# Lab Exercise: SQL Analysis with Polars

In this lab, you'll practice SQL queries using Polars' built-in SQL functionality. Complete each exercise by writing the appropriate SQL query.

In [None]:
# Setup - Run this cell first
import polars as pl

# Load data
airlines = pl.read_csv('data/nyc_airlines.csv')
airports = pl.read_csv('data/nyc_airports.csv')
flights = pl.read_csv('data/nyc_flights.csv')
planes = pl.read_csv('data/nyc_planes.csv')
weather = pl.read_csv('data/nyc_weather.csv')

# Create SQL context
ctx = pl.SQLContext(
    airlines=airlines,
    airports=airports,
    flights=flights,
    planes=planes,
    weather=weather,
    eager_execution=True
)

print("Setup complete! Tables available:")
print(ctx.execute("SHOW TABLES"))

## Exercise 1: Basic Queries

### 1.1 Find all unique carriers in the airlines table

In [None]:
# Write your SQL query here
result = ctx.execute("""
-- Your query here
""")

# print(result)

### 1.2 Find the top 10 destinations by number of flights

In [None]:
# Write your SQL query here
result = ctx.execute("""
-- Your query here
""")

# print(result)

### 1.3 Find all flights that departed more than 2 hours late (120 minutes)

In [None]:
# Write your SQL query here
result = ctx.execute("""
-- Your query here
""")

# print(result)

## Exercise 2: Aggregation

### 2.1 Calculate the average departure delay for each origin airport

In [None]:
# Write your SQL query here
result = ctx.execute("""
-- Your query here
""")

# print(result)

### 2.2 Find the busiest month of the year

Count the number of flights per month and find which month has the most flights.

In [None]:
# First, let's check what columns are available
result = ctx.execute("""
    SELECT *
    FROM flights
    LIMIT 5
""")
# print(result)

# Now write your query to find busiest month
result = ctx.execute("""
-- Your query here
""")

# print(result)

### 2.3 Calculate the on-time performance rate for each carrier

Consider a flight on-time if the departure delay is <= 15 minutes.

In [None]:
# Write your SQL query here
result = ctx.execute("""
-- Your query here
""")

# print(result)

## Exercise 3: Joins

### 3.1 List all flights with their airline names (not just carrier codes)

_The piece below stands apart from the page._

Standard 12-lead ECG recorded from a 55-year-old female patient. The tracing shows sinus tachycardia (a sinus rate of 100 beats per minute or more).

Show the first 20 flights with carrier code, airline name, flight number, origin, and destination.

In [None]:
# Write your SQL query here
result = ctx.execute("""
-- Your query here
""")

# print(result)

### 3.2 Find the average age of planes for each carrier

Hint: The planes table has a `year` column for manufacture year. Calculate age based on 2013.

In [None]:
# Write your SQL query here
result = ctx.execute("""
-- Your query here
""")

# print(result)

### 3.3 Find flights that experienced both departure delays and bad weather

Join flights with weather data and find flights where departure delay > 30 minutes and either wind_speed > 20 or precip > 0.1

In [None]:
# First, explore the weather table structure
result = ctx.execute("""
    SELECT *
    FROM weather
    LIMIT 5
""")
# print(result)

# Now write your join query
result = ctx.execute("""
-- Your query here
""")

# print(result)

## Exercise 4: Advanced Queries

### 4.1 Find the most popular aircraft types (by number of flights)

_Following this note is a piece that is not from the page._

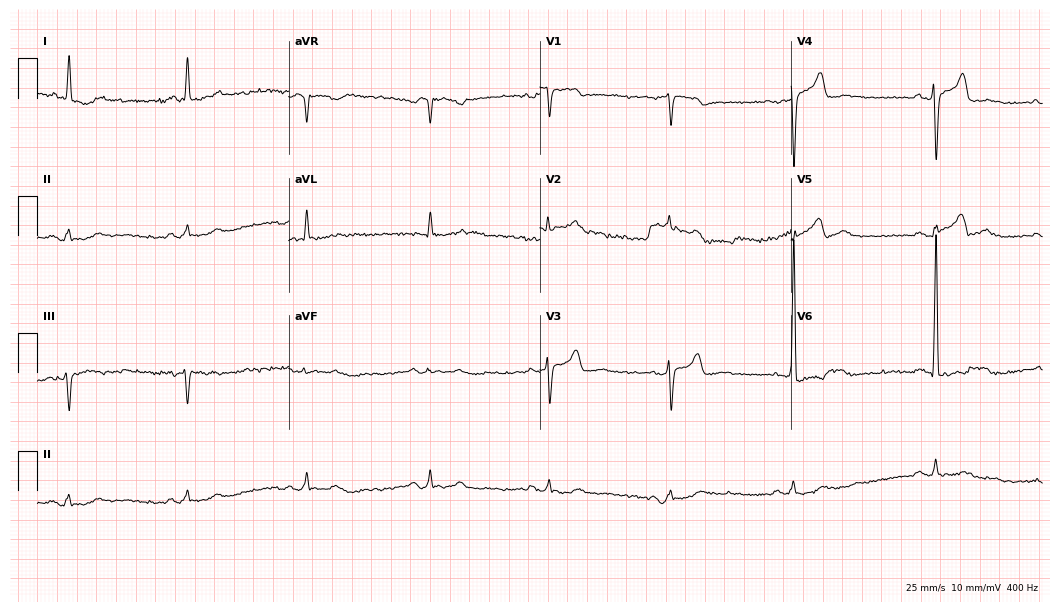
ECG (10.2-second recording at 400 Hz) — a 69-year-old male patient. Screened for six findings — first-degree AV block, right bundle branch block (RBBB), left bundle branch block (LBBB), sinus bradycardia, atrial fibrillation (AF), sinus tachycardia — none is recorded. Other findings, if any, are not listed.

Join flights with planes to get manufacturer and model information. Show top 10.

In [None]:
# Write your SQL query here
result = ctx.execute("""
-- Your query here
""")

# print(result)

### 4.2 Analyze route performance

Find the top 10 routes (origin-destination pairs) with:
- Total number of flights
- Average departure delay
- Percentage of flights delayed more than 30 minutes

Include airport names, not just codes.

In [None]:
# Write your SQL query here
result = ctx.execute("""
-- Your query here
""")

# print(result)

### 4.3 Time-based analysis

Create a query that shows:
- Average delays by time of day (morning: 5-12, afternoon: 12-17, evening: 17-22, night: 22-5)
- Number of flights in each period

Hint: Use CASE WHEN statements to categorize times. The `hour` column contains the scheduled departure hour.

In [None]:
# Write your SQL query here
result = ctx.execute("""
-- Your query here
""")

# print(result)

## Exercise 5: Challenge Query

### 5.1 Comprehensive Airline Performance Report

Create a query that produces a comprehensive performance report for each airline including:
- Airline name
- Total flights
- Average departure delay
- On-time percentage (delay <= 15 min)
- Number of unique aircraft used
- Average age of fleet

This will require multiple joins and subqueries!

In [None]:
# Write your SQL query here
result = ctx.execute("""
-- Your query here
""")

# print(result)

## Bonus: Compare with Polars

### Choose one of the queries above and implement it using Polars

This will help you understand the relationship between SQL and Polars operations.

In [None]:
# Example: Let's implement Exercise 2.1 (average delay by origin) in Polars

# SQL version (for reference)
sql_result = ctx.execute("""
    SELECT 
        origin,
        AVG(dep_delay) as avg_delay
    FROM flights
    WHERE dep_delay IS NOT NULL
    GROUP BY origin
    ORDER BY avg_delay DESC
""")

# Polars version
polars_result = (
    flights
    .filter(pl.col('dep_delay').is_not_null())
    .group_by('origin')
    .agg(pl.col('dep_delay').mean().alias('avg_delay'))
    .sort('avg_delay', descending=True)
)

print("SQL Result:")
print(sql_result)
print("\nPolars Result:")
print(polars_result)

# Now implement one of your own queries in Polars below:
# Your Polars code here

## Bonus 2: Create Your Own Analysis

Using what you've learned, create your own interesting analysis of the flight data. Try to:
1. Ask an interesting business question
2. Write a SQL query to answer it
3. Visualize or interpret the results

In [None]:
# Your custom analysis here
# Example question: "Which day of the week has the best on-time performance?"

# Your SQL query here
result = ctx.execute("""
-- Your custom query here
""")

# print(result)

## Reflection Questions

After completing these exercises, consider:

1. Which operations felt more natural in SQL vs Polars?
2. When would you choose SQL over Polars (or vice versa)?
3. What are the advantages of using Polars' SQL integration?
4. How does writing SQL queries help you understand your data better?

Write your thoughts here:

*Your reflection here*

## Solutions Hints

If you get stuck, here are some hints:

1. **Exercise 1.1**: Use `SELECT DISTINCT` or just `SELECT carrier, name`
2. **Exercise 1.2**: Use `GROUP BY dest` with `COUNT(*)`
3. **Exercise 2.3**: Use `CASE WHEN` to create an on-time indicator, then average it
4. **Exercise 3.2**: Remember to handle NULL values in plane year
5. **Exercise 4.2**: Use CTEs to break down the complex calculation
6. **Exercise 5.1**: Consider using multiple CTEs or subqueries for different metrics

Remember: SQL queries in Polars support most standard SQL features including:
- CTEs (WITH clauses)
- Window functions
- CASE WHEN statements
- All standard joins
- Aggregate functions